Hoewel de toekomst van China misschien niet zo vastbesloten is als Xi zou willen, kunnen de belangrijkste ideeën achter zijn ‘draai naar links’ gemakkelijk worden verwoord: de rol van de staat en de partij uitbreiden, de rol van de staat en de partij verkleinen, macht van de kapitalisten, en de groei gaande houden en ervoor zorgen dat deze niet sociaal destabiliserend wordt. We hoeven geen toevlucht te nemen tot een of ander fantasierijk maoïsme om dit uit te leggen.
Om de metafoor van Chen Yun, een van de eerste Chinese communistische leiders, te gebruiken: het is tijd om de kooi waarbinnen de particuliere sector opereert enigszins te verkleinen. Als een dergelijke “heraanpassing” succesvol is, zal dit China immers op het spoor zetten van redelijke groei (van 4-5% per jaar) in de komende jaren. de middellange termijn. Dit zal enige ongelijkheid in stand houden, vooral als het gaat om geografie, en de Chinese kapitalisten zullen nog steeds rijk worden – maar ze zullen niet de politieke controle hebben.

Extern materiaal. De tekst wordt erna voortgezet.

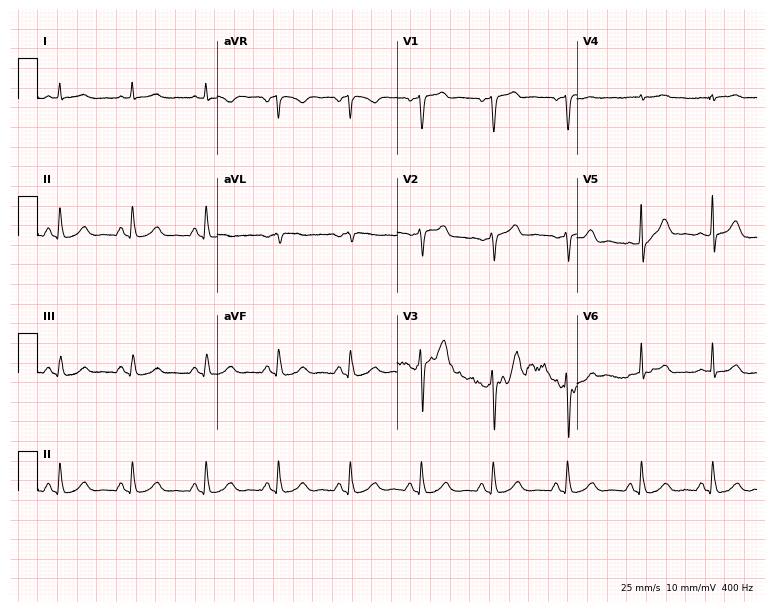
Electrocardiogram, a 61-year-old male patient. Of the six screened findings (first-degree AV block, right bundle branch block, left bundle branch block, sinus bradycardia, atrial fibrillation, sinus tachycardia), none is recorded. Findings outside these six are not listed.
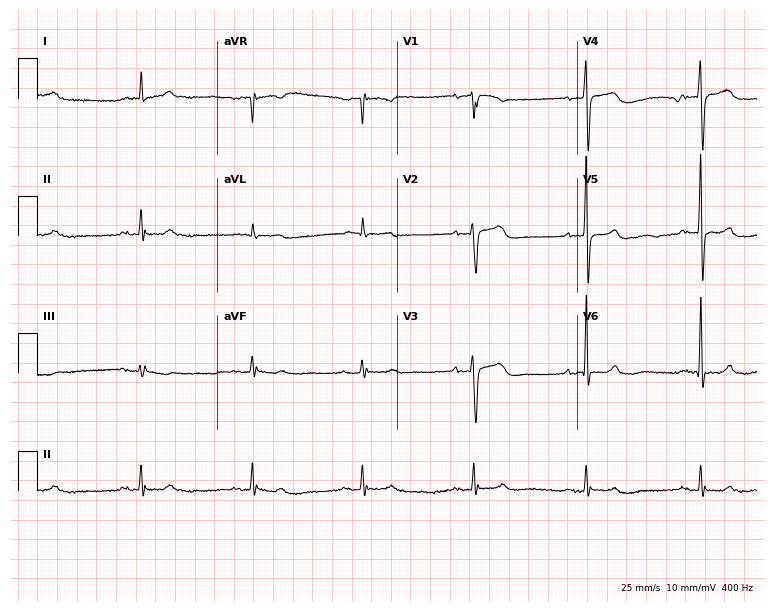
ECG (7.3-second recording at 400 Hz) — a 36-year-old man. Labelled as a normal ECG.

Recente berichten over de economische achteruitgang van China zijn dus veel overdreven. Ze weerspiegelen de onbewuste opname door westerse en Chinese analisten van de nadruk van Dengist op groei alleen: uniek in het geval van China worden groeicijfers onder de 7-8% per jaar gezien als voorlopers van economische ondergang. Maar hoewel Dengs benadering zinvol was in een post-Mao-China dat getraumatiseerd is door voluntaristisch economisch beleid, kan deze niet voor altijd gehandhaafd blijven, en dat mag ook niet zo blijven.

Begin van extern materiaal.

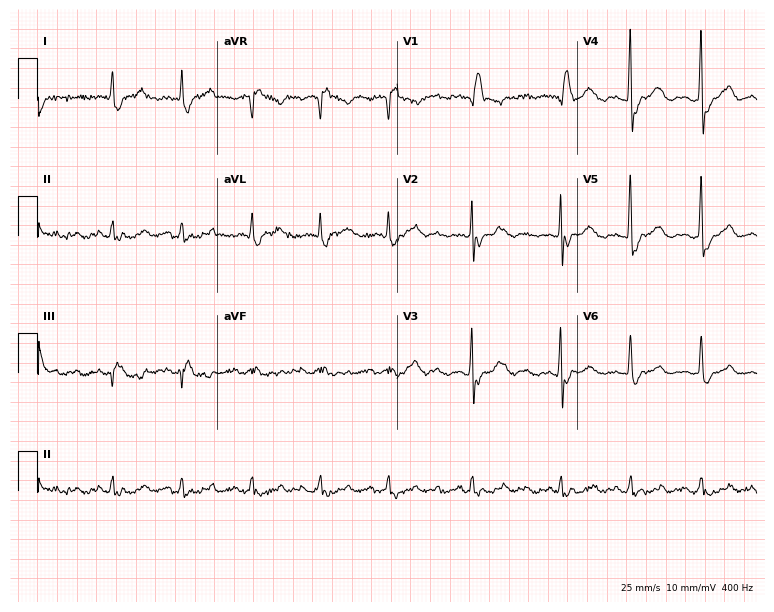
Standard 12-lead ECG recorded from a 75-year-old man. The tracing shows right bundle branch block (RBBB), atrial fibrillation (AF).
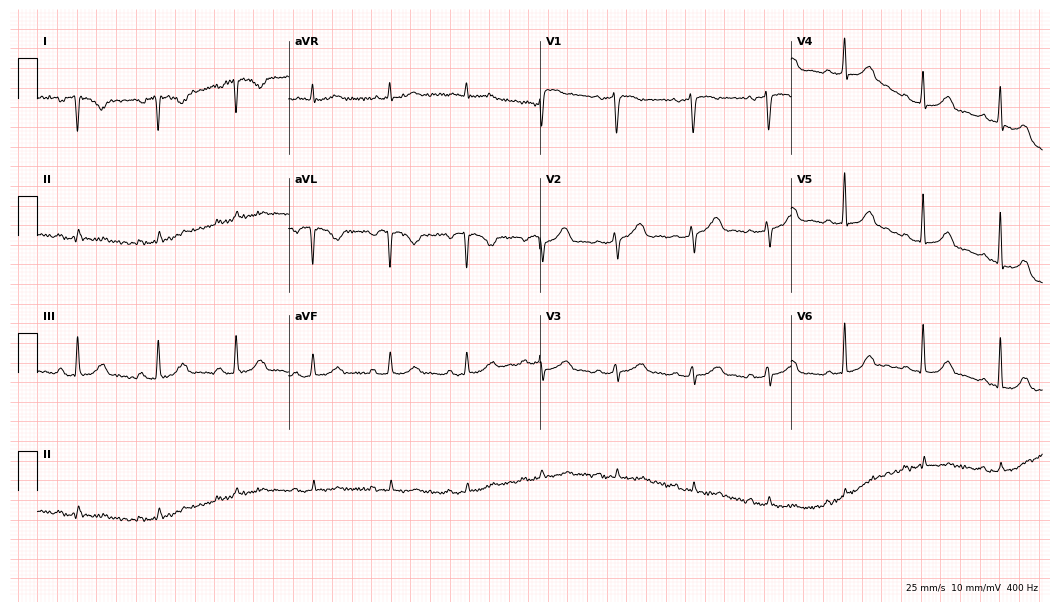
Standard 12-lead ECG recorded from a 46-year-old woman. None of these six findings is recorded: first-degree AV block, right bundle branch block, left bundle branch block, sinus bradycardia, atrial fibrillation, sinus tachycardia. Findings outside these six are not listed.
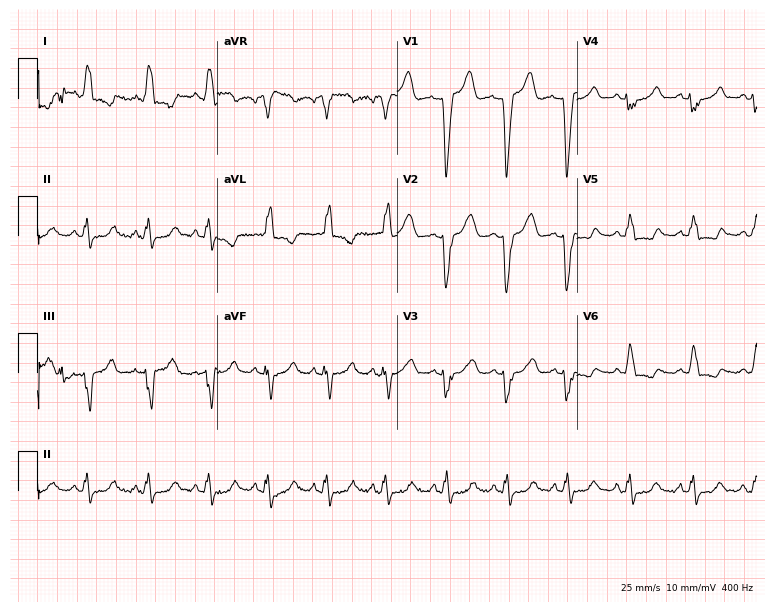
ECG — a 73-year-old female patient. Findings include left bundle branch block.
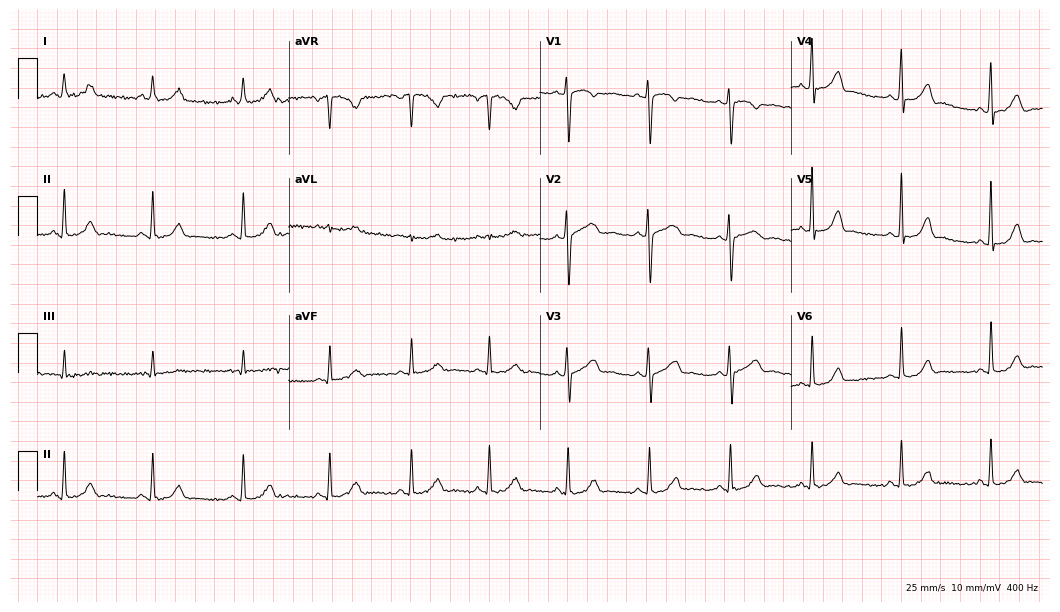
Resting 12-lead electrocardiogram. Patient: a 33-year-old female. Read as a normal ECG.
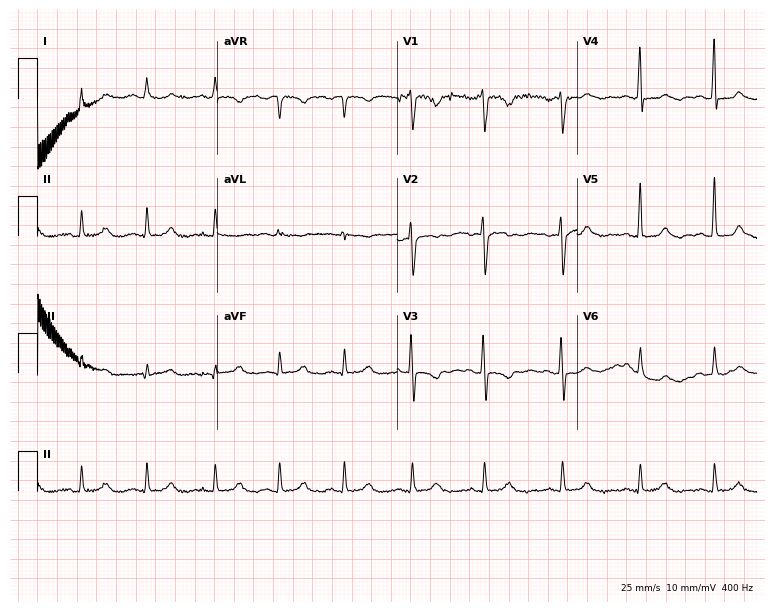
Standard 12-lead ECG recorded from a woman, 25 years old (7.3-second recording at 400 Hz). None of these six findings is recorded: first-degree AV block, right bundle branch block, left bundle branch block, sinus bradycardia, atrial fibrillation, sinus tachycardia. Only these six findings were labelled.
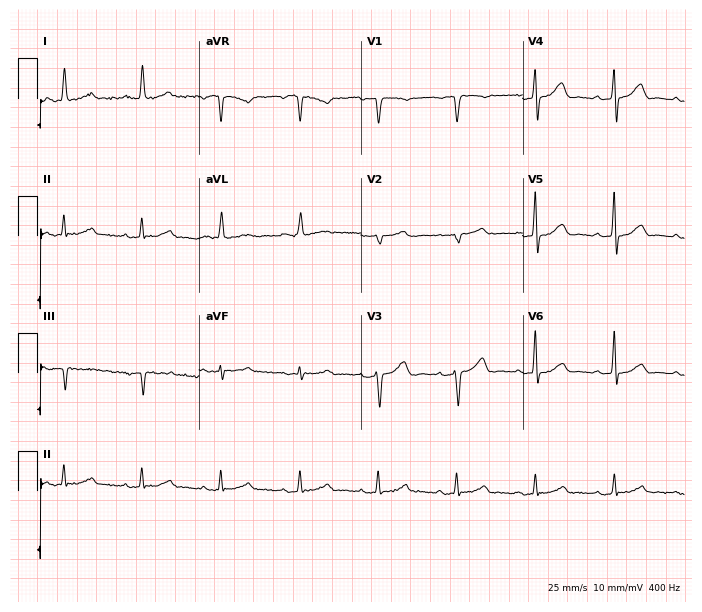
Standard 12-lead ECG recorded from a 74-year-old female (6.6-second recording at 400 Hz). Read as a normal ECG.

Zoals in elk land moeten economische groei en sociale stabiliteit in evenwicht zijn. China zal niet met 10% per jaar groeien; noch zal het ophouden met groeien. Het zal de wereld niet regeren, noch irrelevant worden. In plaats daarvan zal het land een tussenpositie handhaven – een uitkomst die zowel door China als door het Westen moet worden verwelkomd.